Ambrose Gwinnett Bierce (June 24, 1842 – circa 1914) was an American short story writer, journalist, poet, and Civil War veteran.

Bierce's book The Devil's Dictionary was named as one of "The 100 Greatest Masterpieces of American Literature" by the American Revolution Bicentennial Administration. His story "An Occurrence at Owl Creek Bridge" has been described as "one of the most famous and frequently anthologized stories in American literature"; and his book Tales of Soldiers and Civilians (also published as In the Midst of Life) was named by the Grolier Club as one of the 100 most influential American books printed before 1900.A prolific and versatile writer, Bierce was regarded as one of the most influential journalists in the United States, and as a pioneering writer of realist fiction. For his horror writing, Michael Dirda ranked him alongside Edgar Allan Poe and H. P. Lovecraft.
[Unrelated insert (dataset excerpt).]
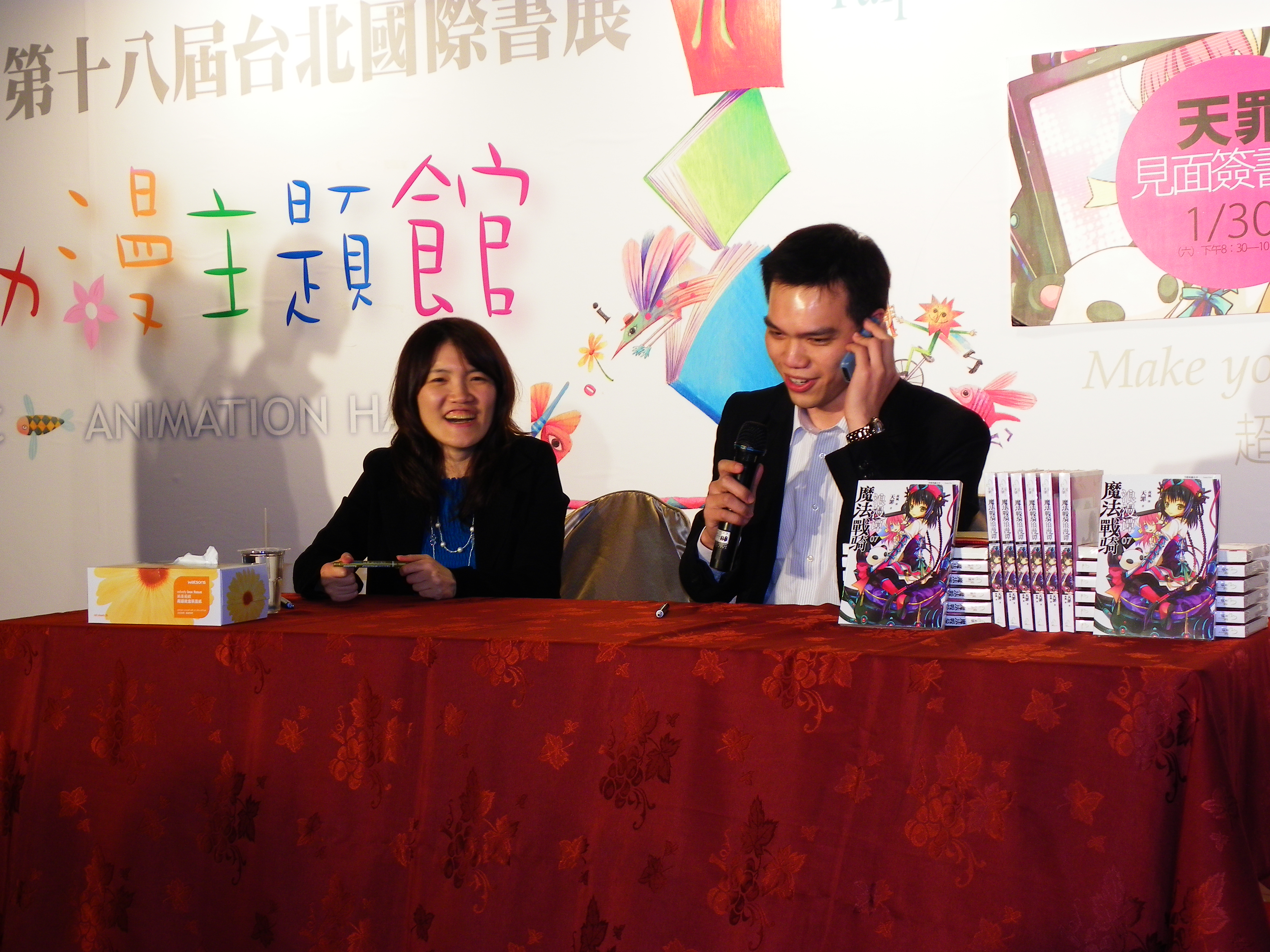 第十八屆臺北國際書展動漫主題館舉行之＜魔法戰騎浪漫譚＞第7卷簽書會中，用手機與書迷即時通話的天罪（右）與夜風（左）。

His war stories influenced Stephen Crane, Ernest Hemingway, and others, and he was considered an influential and feared literary critic. In recent decades Bierce has gained wider respect as a fabulist and for his poetry.In December 1913, Bierce traveled to Chihuahua, Mexico, to gain first-hand experience of the Mexican Revolution. He disappeared, and was rumored to be traveling with rebel troops. He was never seen again.